There are at least six forms of identifier in SMTP which identify messages or parts of messages or transmissions of messages.
Message-ID [RFC2822]
The message’s primary identifier appears in its Message-ID header field. It’s a key part of the way Usenet works, where Message-IDs must be globally unique and are used by servers to decide whether or not they have a copy of a message already. They are much less significant in email, but some servers do per-mailbox de-duplication when delivering a message.
If a message has several MIME parts then they can cross-reference each other using their Content-IDs. This is most commonly used for embedding images in HTML email. Content-IDs are supposed to be a globally unique identifier for the file, so that you can tell (for example) that various message/external-body parts refer to the same thing.
Resent-Message-ID [RFC2822]
When you re-send a message it gets an extra message ID alongside the extra from/to/date fields. This could be used to distinguish different re-sendings of the same message.
Some MUAs, e.g. Pine, call the re-send operation “bounce”, but this causes confusion with delivery failures. Re-sending is more similar to forwarding a message, but without wrapping the original message in a new multi-part message with a covering note. Mailing lists effectively re-send messages but they don’t use Resent- headers to explain what they did, which is a shame.
spool ID [RFC2821]
Received: headers include an ID field which is used to record the spool ID (sometimes called the queue ID). This is essentially the filename of the message within the MTA’s spool, so the message will get a new spool ID each time it is transmitted. When a message is accepted, the receiver-SMTP usually mentions its spool ID in its final 250 response, so that the sender-SMTP can log it. This makes it easy to correlate the logs for a particular message across multiple MTAs. (MICROS~1 Exchange instead mentions the Message-ID, which is no use at all since the sender already knows it.)
TRANSID [RFC1845]
The transaction ID is part of the SMTP extension for checkpoint/restart, which allows a client to recover gracefully from a lost connection. The sender-SMTP generates a TRANSID for each transmission of a message, so in the normal case they correspond one-to-one with the receiver-SMTP’s spool IDs. (There may be more than one spool ID per TRANSID if the sender-SMTP tries to restart a failed transaction for which the receiver-SMTP has discarded the previous spool file.) Not much software implements this extension.
This is something like a cross between the Resent-Message-ID and the TRANSID. It is generated in a similar manner to a TRANSID and also appears in the message envelope, but once a message has a TRANSID it is preserved until the message gets re-sent. The idea is that the TRANSID is included in a delivery status notification so that mailing list managers (etc.) can correlate the DSN with the message that caused it. A Resent-Message-ID would serve almost as well.
A couple of weeks ago, Ian Christian asked on the Exim-users list “Wouldn’t a connection-ID be a useful thing to have?” and I had already come to the conclusion that, yes, it would.

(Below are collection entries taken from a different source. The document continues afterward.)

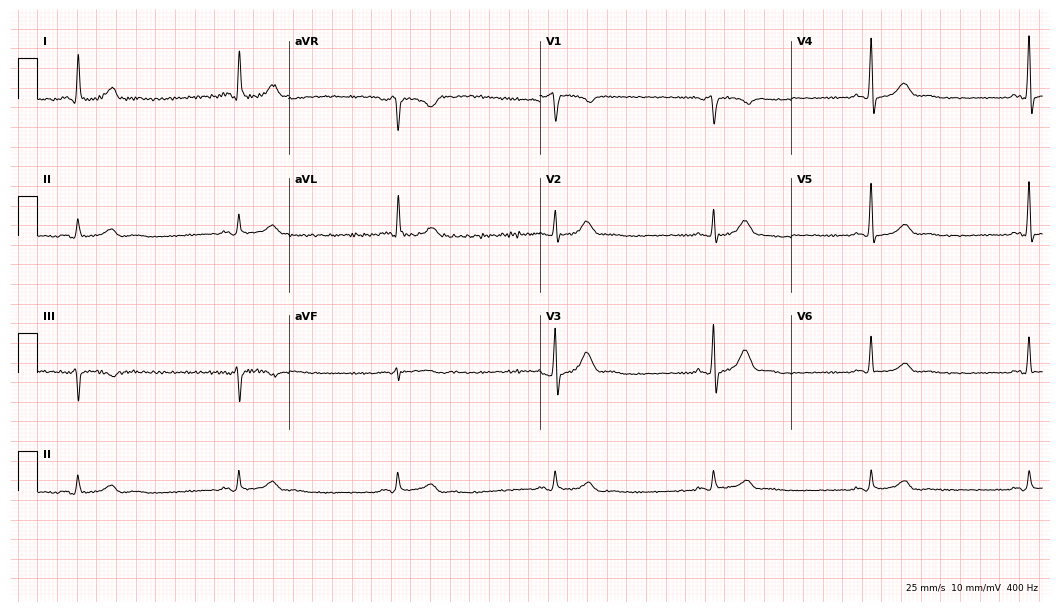
Resting 12-lead electrocardiogram. Patient: a 63-year-old male. The tracing shows sinus bradycardia (a sinus rate of 50 beats per minute or less).
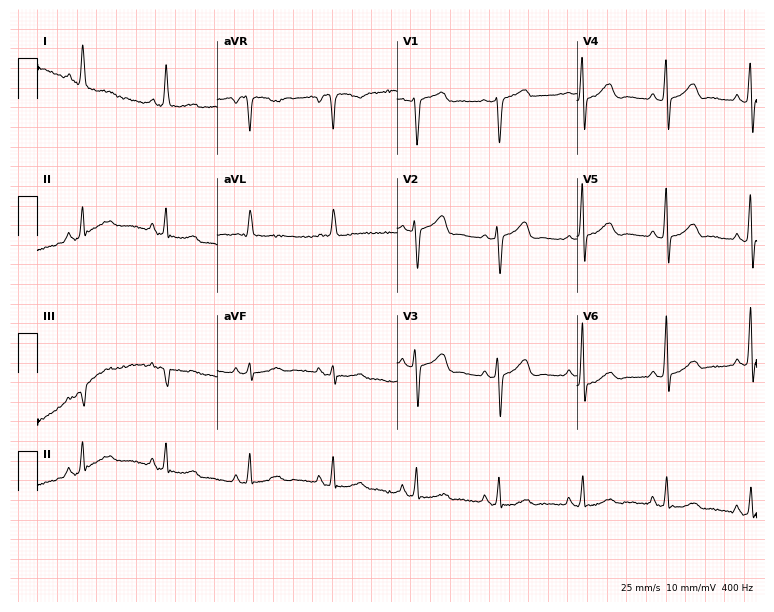
Standard 12-lead ECG recorded from a 57-year-old woman. None of these six findings is recorded: first-degree AV block, right bundle branch block, left bundle branch block, sinus bradycardia, atrial fibrillation, sinus tachycardia. Only these six findings were labelled.
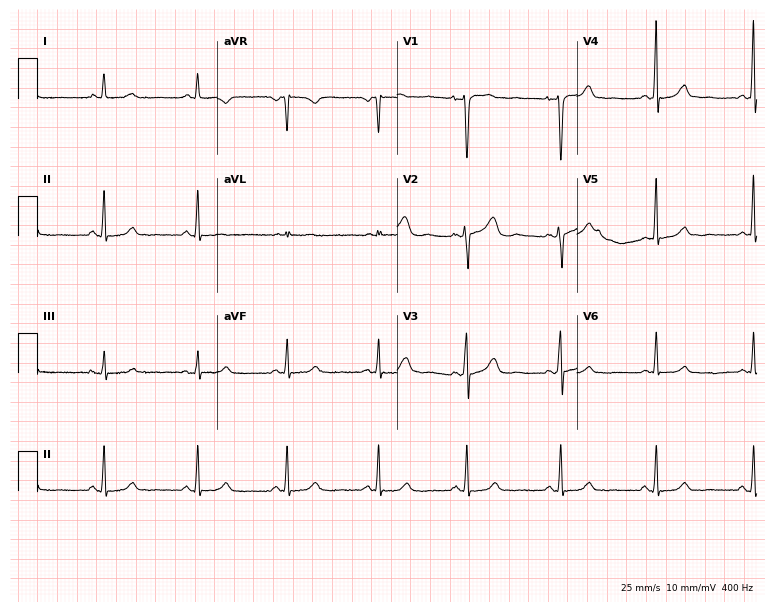
Resting 12-lead electrocardiogram. Patient: a female, 51 years old. Read as a normal ECG.
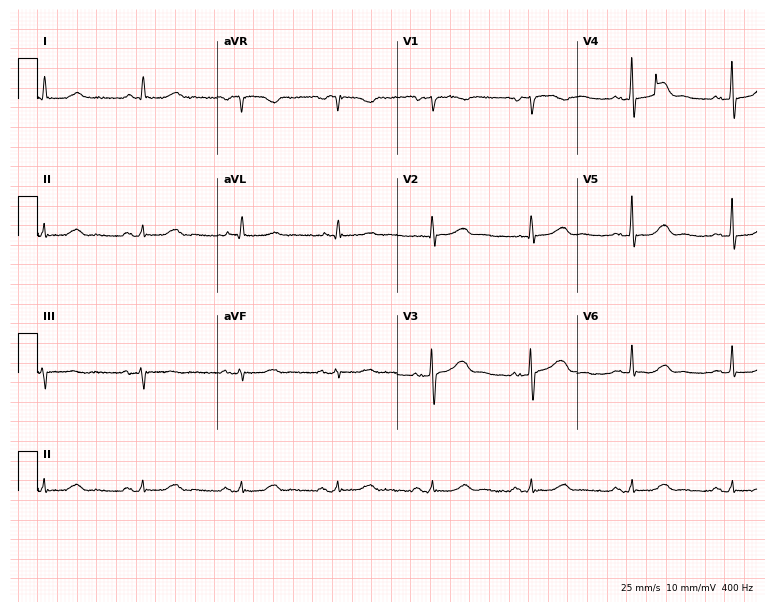
12-lead ECG (7.3-second recording at 400 Hz) from a woman, 78 years old. Screened for six findings — first-degree AV block, right bundle branch block, left bundle branch block, sinus bradycardia, atrial fibrillation, sinus tachycardia — none is recorded.
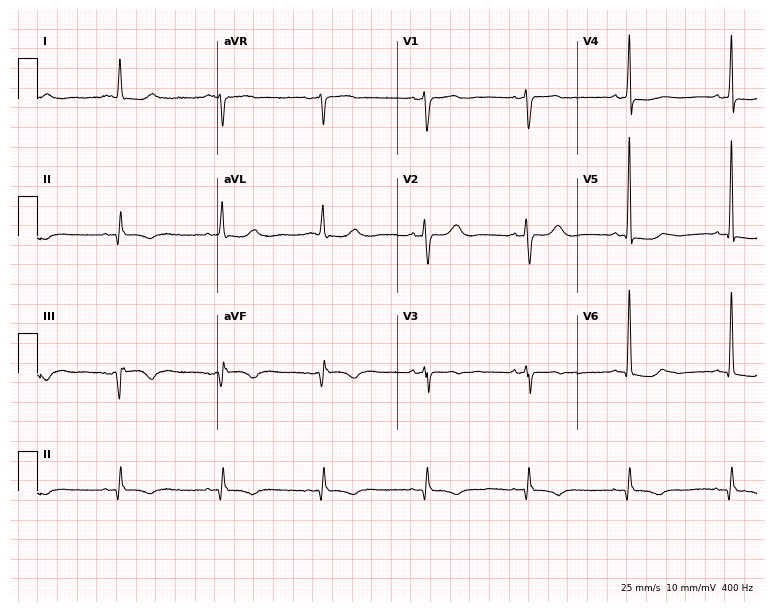
ECG (7.3-second recording at 400 Hz) — a man, 76 years old. Screened for six findings — first-degree AV block, right bundle branch block, left bundle branch block, sinus bradycardia, atrial fibrillation, sinus tachycardia — none is recorded.
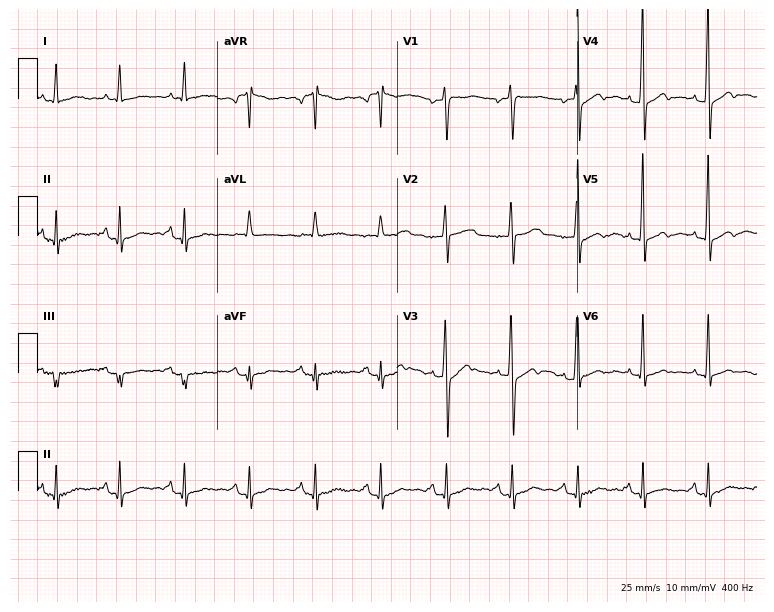
ECG — a male, 55 years old. Screened for six findings — first-degree AV block, right bundle branch block, left bundle branch block, sinus bradycardia, atrial fibrillation, sinus tachycardia — none is recorded.
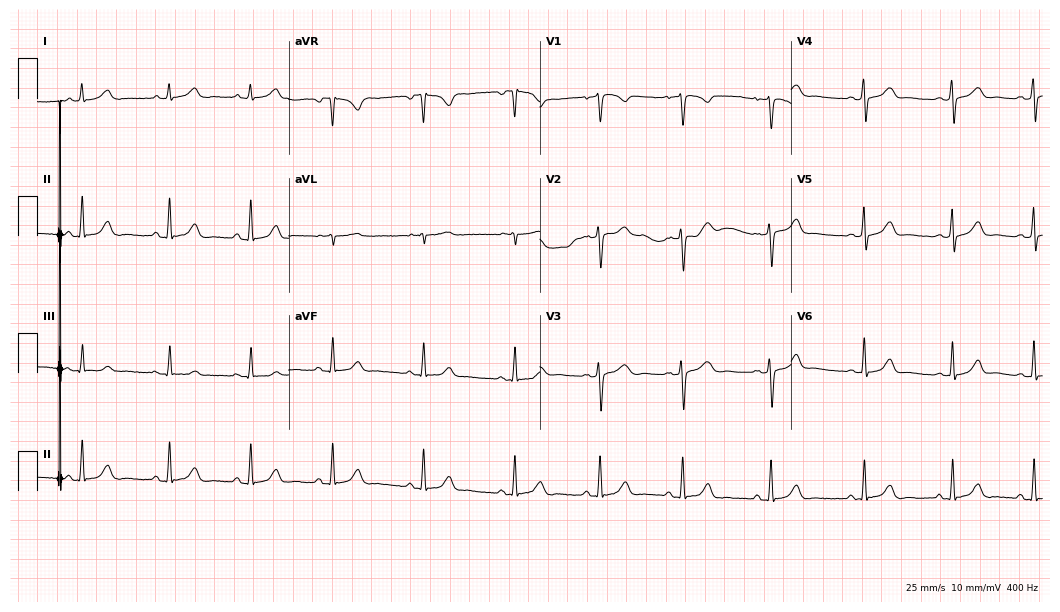
Electrocardiogram, a 35-year-old female. Overall reading on record: normal ECG.
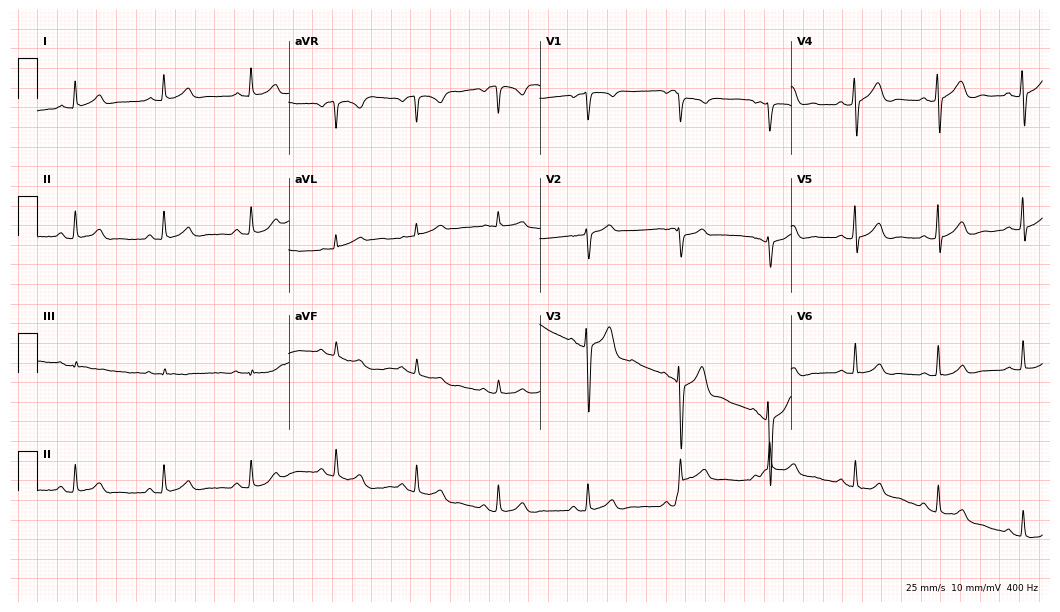
Standard 12-lead ECG recorded from a 33-year-old man (10.2-second recording at 400 Hz). Read as a normal ECG.
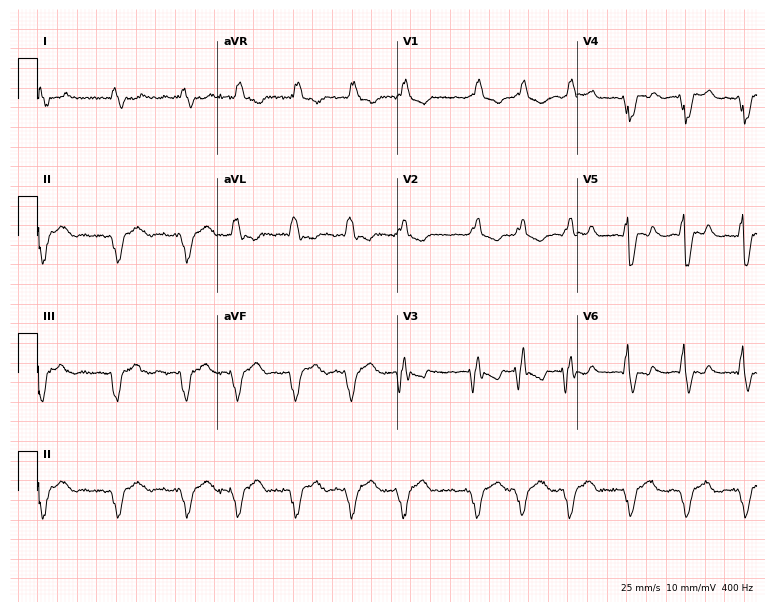
12-lead ECG from a male patient, 60 years old. Findings include right bundle branch block (RBBB), atrial fibrillation (AF).
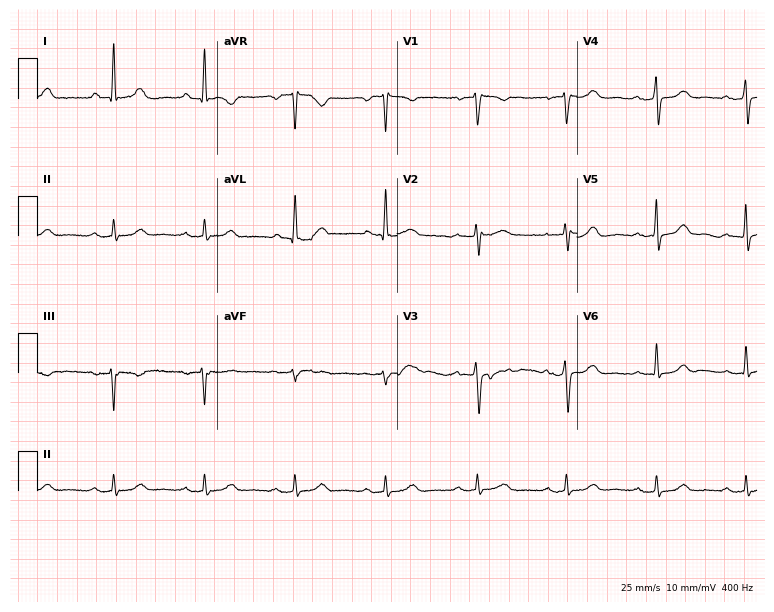
Resting 12-lead electrocardiogram (7.3-second recording at 400 Hz). Patient: a woman, 53 years old. None of these six findings is recorded: first-degree AV block, right bundle branch block, left bundle branch block, sinus bradycardia, atrial fibrillation, sinus tachycardia.
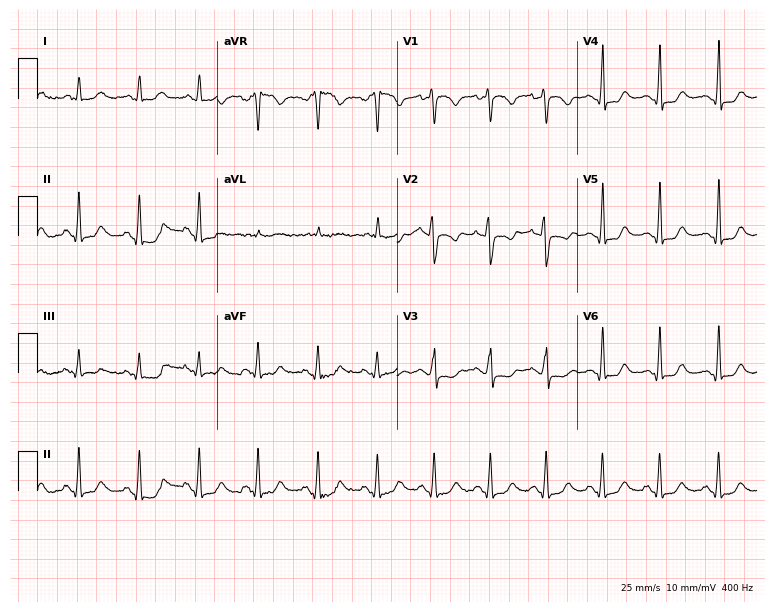
Standard 12-lead ECG recorded from a 23-year-old female (7.3-second recording at 400 Hz). None of these six findings is recorded: first-degree AV block, right bundle branch block (RBBB), left bundle branch block (LBBB), sinus bradycardia, atrial fibrillation (AF), sinus tachycardia.
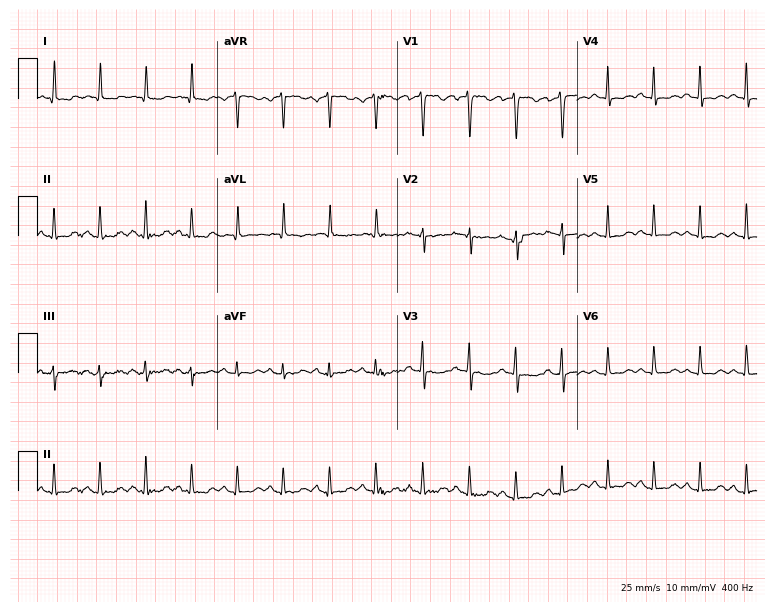
Standard 12-lead ECG recorded from a female patient, 47 years old (7.3-second recording at 400 Hz). The tracing shows sinus tachycardia (a sinus rate of 100 beats per minute or more).
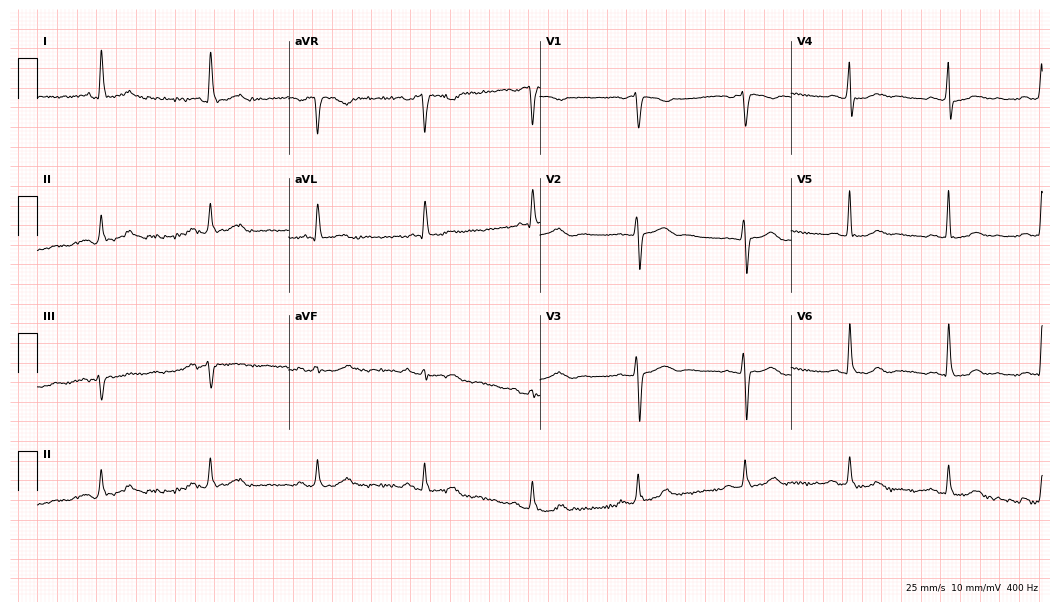
ECG (10.2-second recording at 400 Hz) — a woman, 67 years old. Screened for six findings — first-degree AV block, right bundle branch block (RBBB), left bundle branch block (LBBB), sinus bradycardia, atrial fibrillation (AF), sinus tachycardia — none is recorded. Only these six findings were labelled.
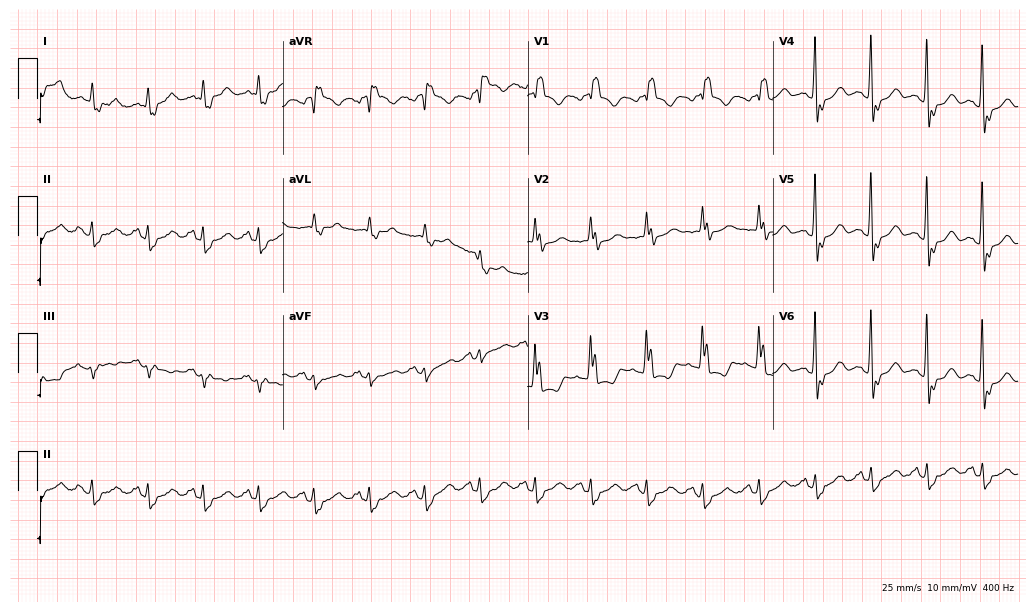
12-lead ECG (10-second recording at 400 Hz) from a female patient, 76 years old. Screened for six findings — first-degree AV block, right bundle branch block, left bundle branch block, sinus bradycardia, atrial fibrillation, sinus tachycardia — none is recorded. Other findings, if any, are not listed.
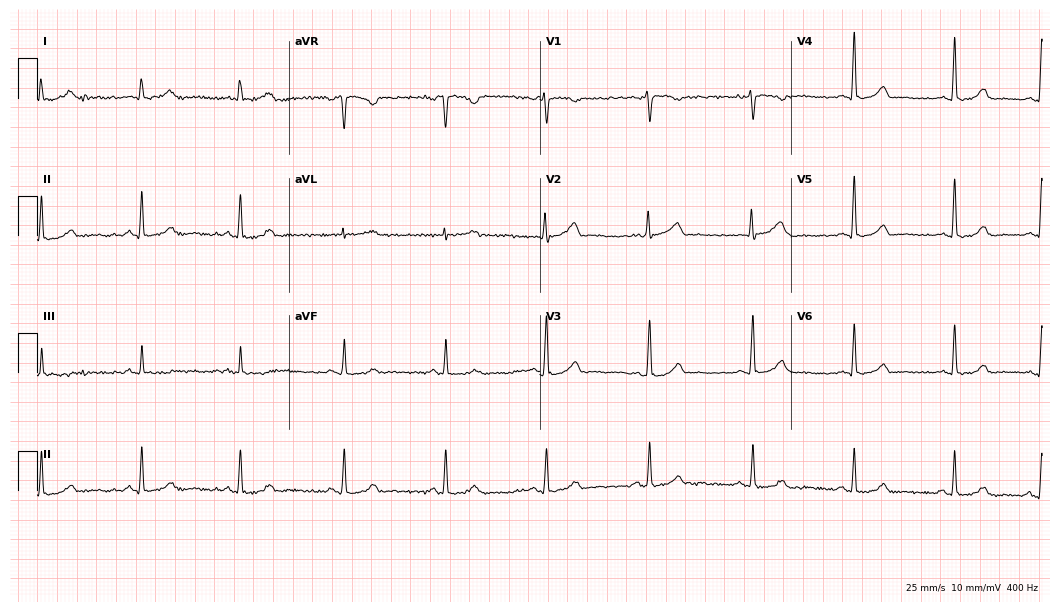
Resting 12-lead electrocardiogram (10.2-second recording at 400 Hz). Patient: a woman, 45 years old. None of these six findings is recorded: first-degree AV block, right bundle branch block, left bundle branch block, sinus bradycardia, atrial fibrillation, sinus tachycardia.

At the moment, Exim generates its spool ID quite late, after it has received the message header. This means that rejected RCPT commands can’t always be correlated with messages, though this turns out not to be a problem in practice. The other thing you can’t do is tell which messages were sent down the same connection, unless you tell Exim to log more connection details, and even then it isn’t immediately obvious.
My design would be to create a connection ID for every incoming connection, which can be used for logging everything related to that connection. When a MAIL command is received, a spool ID is created which has the connection ID as a substring, and this is used for logging all commands related to that transaction. When the message is forwarded onwards, a TRANSID is created which has the spool ID as a substring. Thus the postmaster can grep broadly or selectively by using shorter or longer identifiers.
It isn’t possible to correlate everything easily, though, because if you send multiple messages down the same outgoing connection, they will have unrelated TRANSIDs, so the MTA will still have to log details of outgoing connections separately.